Перед входом сотрудники агентства «Глория» напряглись, предвидя выяснение отношений с охраной. «Чего? Частное охранное предприятие? А вам зачем? А вы к кому?» – и прочая белиберда, как оно нередко бывает. Однако толстомясая тетя в форме, уныло парившаяся в стеклянной будке возле двери, как ни удивительно, едва взглянула на их удостоверения и удостоила частных сыщиков радушной улыбкой:
– Проходите, проходите! Что ж вы опоздали? Конференция уже сорок минут идет. Скоро перерыв.

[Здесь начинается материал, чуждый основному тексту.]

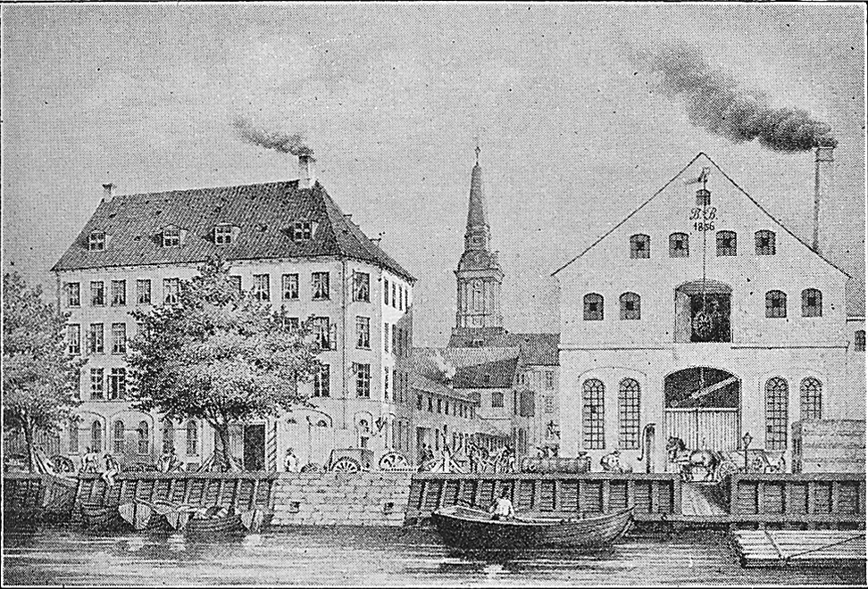 Baumgarten og Burmeisters fabrik på Christianshavn ca. 1850.

– Нам к Дмитрию Шиллеру, – попытался внести ясность Плетнев, но даже это не заставило насторожиться охранницу:
– Дмитрий Андреевич как раз делает доклад. Вам в актовый зал: прошу вас, вот сюда по лестнице и налево.
Поднявшись по лестнице, как бы перенесенной сюда из провинциального оперного театра (да-а, в нехилых условиях трудятся рекламщики!), Плетнев и Щеткин взобрались на второй (по высоте скорее третий) этаж и просочились в дверь, из-за которой доносился размеренный лекторский голос. Дверь за ними захлопнулась, и частные сыщики потеряли ориентацию в пространстве. Точнее, они угодили в совершенно новое для них, ранее непредставимое пространство, где наступил разлад между органами чувств. Слух подсказывал Антону и Пете, что они находятся в зале, битком набитом людьми, издававшими восторженный шепоток. А зрение вовсю заявляло, что их окружает безграничное, подернутое туманом пространство, в котором, сами по себе, лишенные какой-либо поддержки, парили буквы: «ALIEN». Буквы переливались оттенками красного цвета, то ударяясь в розовость, то сползая в глубокий кармин, и казались такими объемными, что их хотелось подержать в руках, погладить, повертеть между пальцами, как эластичное кольцо для укрепления кисти… Петя с наивностью ребенка, не желающего верить, что диктор не сидит в телеящике, попытался дотронуться до ближайшей к нему буквы «I», но его пальцы ухватили пустоту. Туманную пустоту, рассеянную в воздухе и создающую иллюзию наполненности.